The probe was launched by State Attorney General Arthur J. Sills and was accompanied by fresh charges against the “Rat Finks,” as members of the faction call themselves, by State Senator Nelson F. Stamler, an independent Republican. Sen. Stamler, who had earlier aired a charge that the faction had sung an anti-Semitic song at state and national Young Republican conventions last summer, accused the faction of systematically discouraging Jews and Negroes from joining the Young Republicans. Mr. Mills said that the reported singing of such songs might constitute “discriminatory proceedings” in violation of state civil rights laws.

National and state Republican party chairmen also took action today. They ordered ouster of the Rat Finks who allegedly took part in the “sing-alongs” at the state Young Republican convention last May and at a national convention last June. Sen. Stamler had asserted that the anti-Semitic and racist songs were published in a seven-page song sheet used in the “sing-alongs.”

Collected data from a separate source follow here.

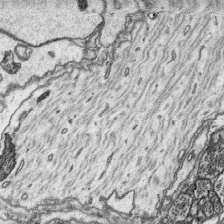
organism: Platynereis dumerilii
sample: Parapodia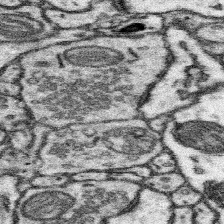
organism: Mouse
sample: Somatosensory cortex neuropil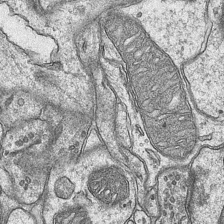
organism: Mouse
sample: CA1 Hippocampus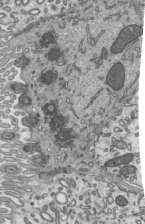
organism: Mouse
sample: Mouse epididymis efferent ductule cilia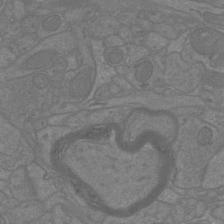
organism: Mouse
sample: Cortical neurons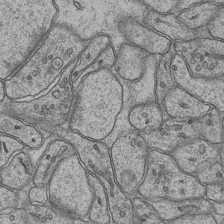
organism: Mouse
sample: CA1 Hippocampus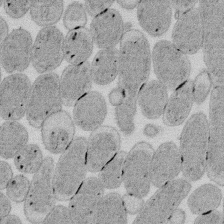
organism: E. coli
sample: Bacterial nucleoid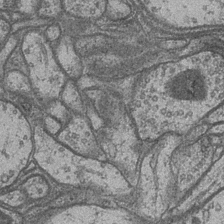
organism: Drosophila
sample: Optic medulla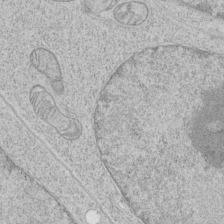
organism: Human
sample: Mitochondria in HCT116 cells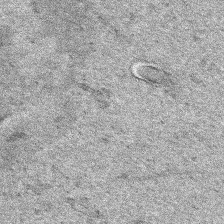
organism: Human
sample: Mitochondria in HCT116 cells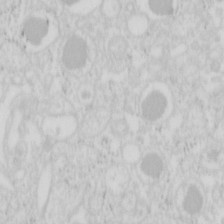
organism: Mouse
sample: Pancreas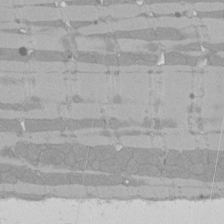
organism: Rat
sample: Left ventricle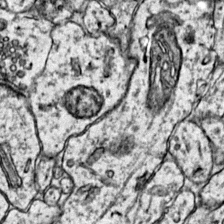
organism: Mouse
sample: Primary visual cortex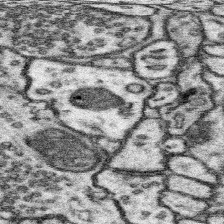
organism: Mouse
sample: Somatosensory cortex neuropil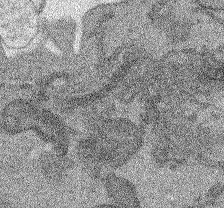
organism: Human
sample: HeLa cells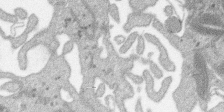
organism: Human
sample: Lung epithelial cells infected with SARS-CoV-2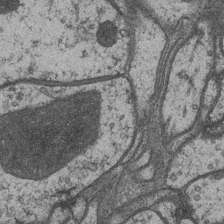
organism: Drosophila
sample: Optic medulla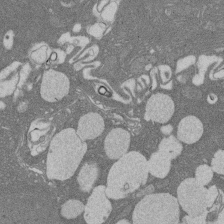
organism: Rat
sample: Salivary granule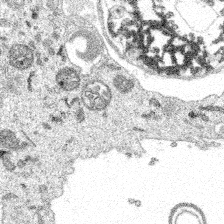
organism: Spongilla lacustris
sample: Multiple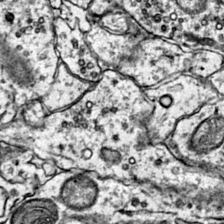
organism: Mouse
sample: Primary visual cortex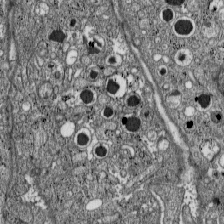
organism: C57BL Mouse
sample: Pancreatic islet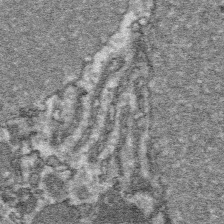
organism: Platynereis dumerilii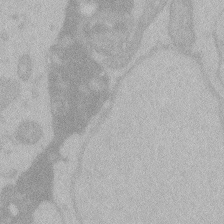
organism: Zebrafish
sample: Macrophage infected with Toxoplasma gondii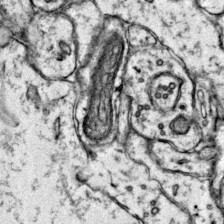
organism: Mouse
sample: Primary visual cortex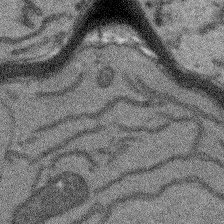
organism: Arabidopsis thaliana
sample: Root tip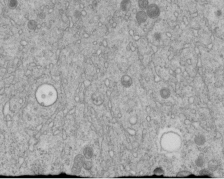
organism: C. elegans
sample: C. elegans embryo early stage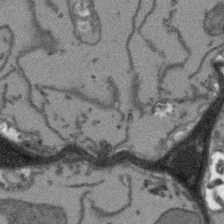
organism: Arabidopsis thaliana
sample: Root tip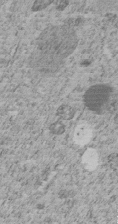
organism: C. elegans
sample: C. elegans embryo early stage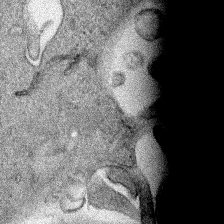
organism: Human
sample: Mitochondria in HCT116 cells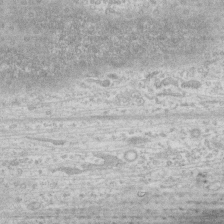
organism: Human
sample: Fibroblast cells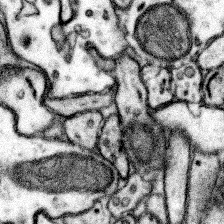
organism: Mouse
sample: Somatosensory cortex neuropil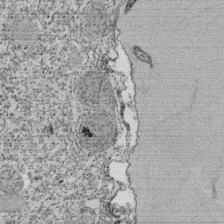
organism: Tetrahymena
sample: Cilia in tetrahymena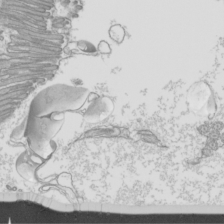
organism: Mouse
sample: Cilia; mouse epididymis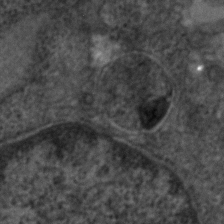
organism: Human
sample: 1205lu cells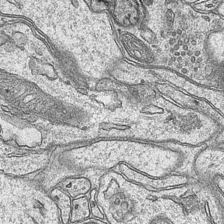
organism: Mouse
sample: CA1 Hippocampus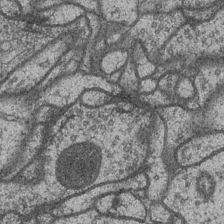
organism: Drosophila
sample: Optic medulla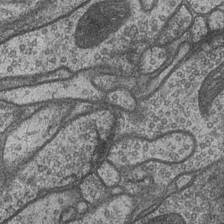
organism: Drosophila
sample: Optic medulla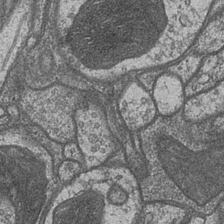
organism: Drosophila
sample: Optic medulla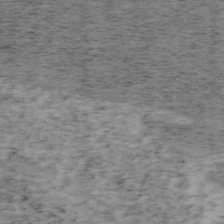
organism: Mouse
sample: OT-I killer T cells with ID8 ovarian cancer cells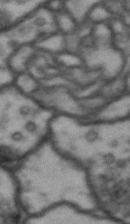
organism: Drosophila
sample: Brain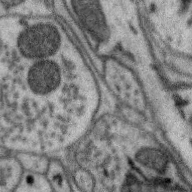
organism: Zebra finch
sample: Brain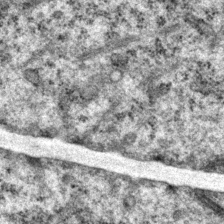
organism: P. pacificus
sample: Pharynx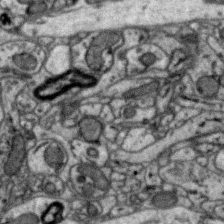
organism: Zebra finch
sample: Brain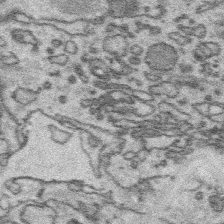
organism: Platynereis dumerilii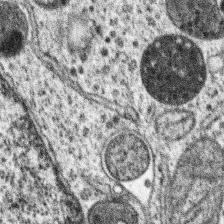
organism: Human
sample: HeLa cells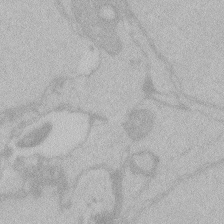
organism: Zebrafish
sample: Macrophage infected with Toxoplasma gondii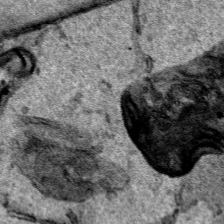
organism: Human
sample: Mitochondria in HCT116 cells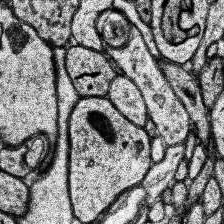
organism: Human
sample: Temporal Lobe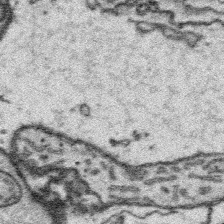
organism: Platynereis dumerilii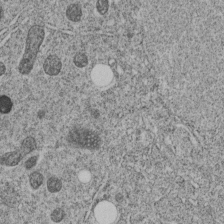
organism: C. elegans
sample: C. elegans embryo early stage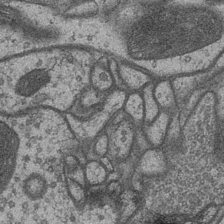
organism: Drosophila
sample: Optic medulla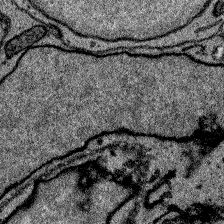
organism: Zebrafish
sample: Larval olfactory bulb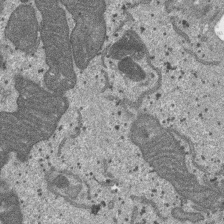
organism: Human
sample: Lung epithelial cells infected with SARS-CoV-2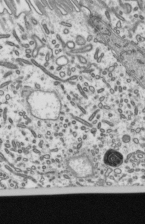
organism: Mouse
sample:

Sen. Stamler said that he knew of a number of Jews who had applied for membership in Young Republican county units and who had been “harassed” by Rat Fink adherents until they stopped coming to meetings. Mr. Stamler, the only Jewish Republican in the New Jersey Legislature, said one Rat Fink technique was to subject Jewish applicants to hostile questioning, and then to seat them apart from the membership.